Task prompt => Give back the lines below exactly, but do not include any pictures.
[Opening Data below section]
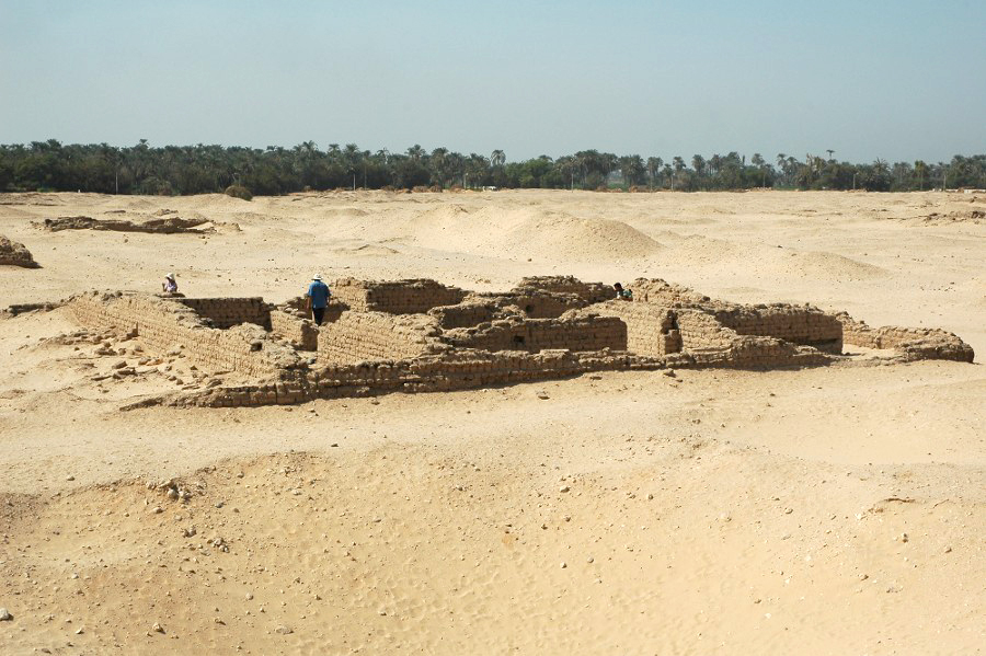 Atelier des Bildhauers Thutmosis (P47,2) in Amarna (Main City), in welchem u.a. die berühmte Büste der Nofretete gefunden wurde
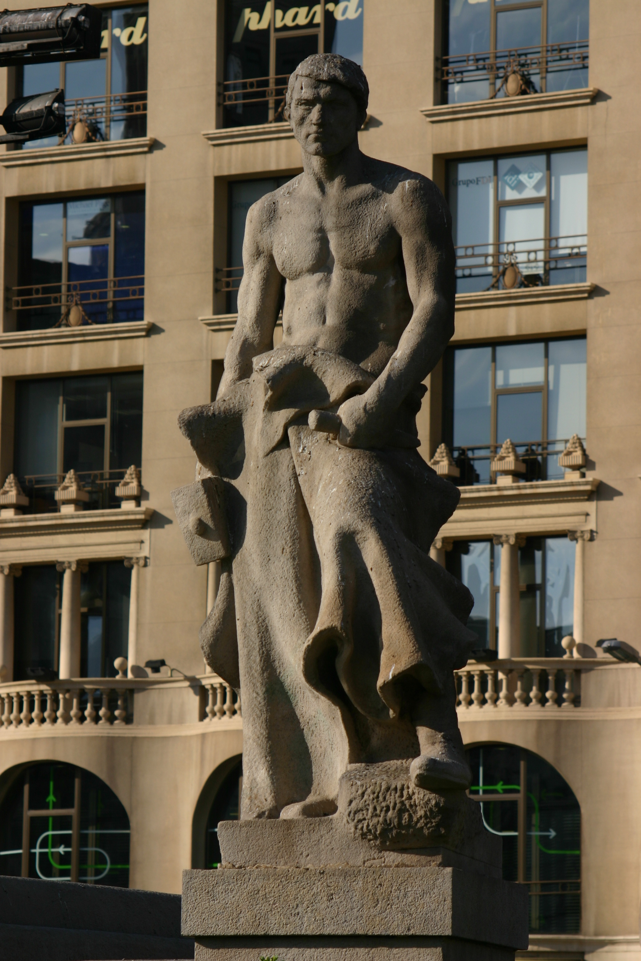 El Forjador. Plaza Catalunya. Barcelona (Spain)
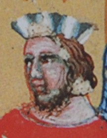 Břetislav I.
[Closing Data below section]
Exercise output =>
 Atelier des Bildhauers Thutmosis (P47,2) in Amarna (Main City), in welchem u.a. die berühmte Büste der Nofretete gefunden wurde
 El Forjador. Plaza Catalunya. Barcelona (Spain)
 Břetislav I.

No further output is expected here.